PII-216 - EXPANDING THE SCOPE OF AN EXISTING QSP MODEL OF CD3 BISPECIFICS TO CREATE A PLATFORM MODEL FOR HEMATOLOGICAL MALIGNANCIES FOR CLINICAL APPLICATIONS

S. Pallikonda Chakravarthy¹, A. Saini¹, M. Roy², K. Aditya Raman¹, A. Shaliban¹, M. Rengaswamy¹; ¹Vantage Research, ²Vantage Research, Lewes, Delaware, USA.

Background: CD3 bispecific antibodies (CD3 BsAbs) function by engaging T cells and redirecting them towards cancer cells, resulting in targeted and potent immune responses against cancer cells.

Recently, anti-BCMA and anti GPRC5D bispecifics have been approved for Multiple Myeloma (MM). Despite promising efficacy, combination bispecifics are of interest to address non-responders. We developed and calibrated the QSP model for these two CD3 BsAbs mono therapies and predicted the combination therapy results [1,2,3].

Ours and several groups have published mPBPK/PD models of bispecifics to capture PK across preclinical and clinical studies [4,5,6]. Hosseini et al [7] has published a comprehensive QSP model for CD3 BsAbs for Non-Hodgkin Lymphoma. In this work we have recalibrated the QSP model from [7] for Multiple Myeloma.

Objectives
- Modify existing model [7] to capture the clinical efficacy and CRS of anti-BCMA and anti-GPRC5D monotherapies in Multiple Myeloma patients.
- Predict the combo efficacy and CRS of anti-BCMA + anti-GPRC5D, and validate the results against the clinical data.
- Leverage this mechanistic platform approach to develop combination dosing strategy for bispecifics in liquid cancers.

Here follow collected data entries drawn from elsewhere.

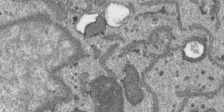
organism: Human
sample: Lung epithelial cells infected with SARS-CoV-2
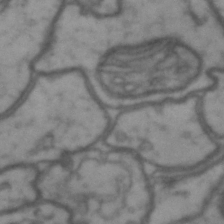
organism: Drosophila
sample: Brain
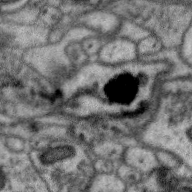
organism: Zebra finch
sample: Brain
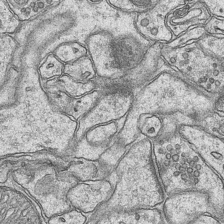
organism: Mouse
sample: CA1 Hippocampus
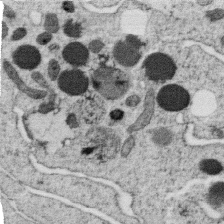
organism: C. elegans
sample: C. elegans oocyte; sperm cells
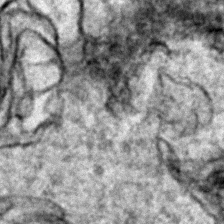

Methods: We used the Hosseini et al model [7] as the base model and then changed model equations/parameters to modify the physiology of interest from B Cell lymphoma to Multiple Myeloma. While we retained other aspects of model structure to capture complex PBPK characteristics, T Cell activation and exhaustion, margination and trafficking, tumor growth inhibition and CRS [7]. The model was calibrated to anti-BCMA and anti-GPRC5D, obtained from the clinical trials NCT04557098 and NCT03399799. Model captures the Overall Response Rate (ORR) and cytokine levels for both therapeutic agents as mono and in combinations.

Results: The model predicts the ORR for the combination of two bispecifics within < 10% of the reported clinical data. This indicates that the model has captured bispecific PK/PD in multiple myeloma and can be used to determine combination strategy.

Conclusion: CD3 Bispecific QSP platform model for hematological malignancies can be used to optimize dose and dosing regimens, inform clinical trial designs, for mono and combination therapies. Alternate dosing strategies including dose priming can be tested for their impact on efficacy and CRS.